I have a question about the capacity of a pump when drafting. I've been told that pumps are rated for drafting at a 10' head. Will a 1500 gpm pump exceed it's rated capacity when drafting from a dump tank? And by how much? I've never had to do a pump test so I've never had to run a pump at capacity when drafting. I'm working on some drafting projects, so just looking to get some info to prepare for it.

2. Short answer is yes. If you have a large body pump. I have seen a 1250 pump do 2000 gpm. But there are many variables. Valves and plumbing strainers and hose. Using multiple inlets can also increase output. To realy know you will have to do some testing.

3. Pump manufacturers have to certify that the pump is capable of doing capacity at 150 PSI from a 10' lift up to an altitude of 2000' for up to 1500 GPM and 8' and 6' for 1750 and 2000 GPM. Most are capable to higher altitudes. So if you have the horsepower and chances are you are less than 2000' altitude you should have no problem pumping higher than the rated capacity.
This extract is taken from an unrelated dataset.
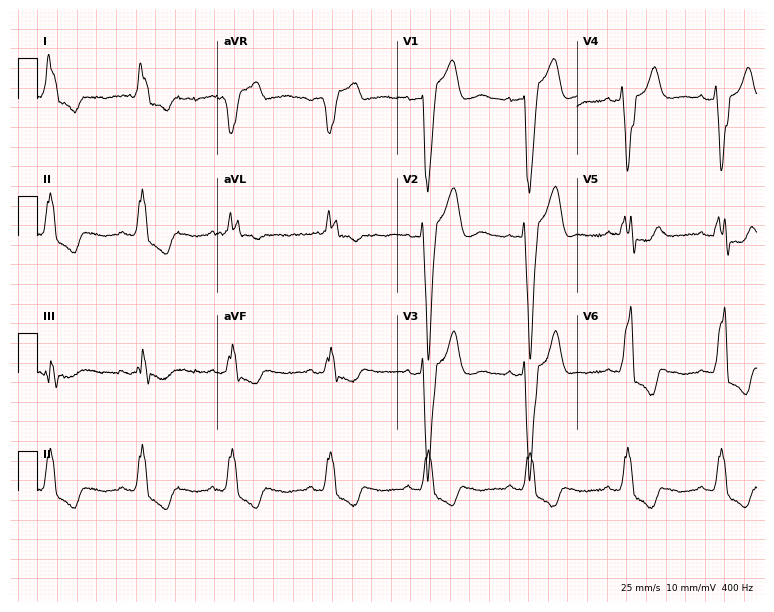
Standard 12-lead ECG recorded from a woman, 80 years old. The tracing shows left bundle branch block.

4. Work done by Larry Davis and published in his Rural Fireground Water Movement indicates flows with a 1500 gpm pump at a 10 ft. lift should approach 1630 gpm. As others on this thread have indicated, there are many factors that can affect this. Pump casting size, care in machining and removing rough interior caused by sand casting, Hard Sleeve construction (smooth interior wall is essential), Number of 10 ft. sections, strainer design, etc. etc. However using your example and making a rough calculation, you should be able to reach 1790 gpm with one section of hard sleeve and a regular barrel strainer. Low level strainers can add significant loss to a drafting operation at high flows. Part of the suction side equation is the effort it takes to accelerate the water into the suction sleeve. (inertia) The smaller the slot in the low level strainer, the more drop will be developed when trying to move large water volumes through that slot. This adds to the turbulence in the suction tube as well.

5. Question...if you are running from a dump tank filled by your own tenders/tankers.....are you still using a barrell strainer?

If you are filling your tanker/tenders from hydrants....is there that much crap coming out that you need to use a strainer?

If you are filling from a drafting location....is enough stuff passing by that strainer to warrant another strainer?

Just a curious question....

6. Just an example of physical limitations- My 1958 FWD Pumper was delivered with a pump rated @750GPM. In 1968, a third 2.5" discharge was added to the driver's side, obviously increasing discharge capability- However due to having 4.5" intakes that were never upgraded, I can only move approx. 900 at draft- no more! To this day she still carries the orginal 750GPM rating plate, I suspect this is why.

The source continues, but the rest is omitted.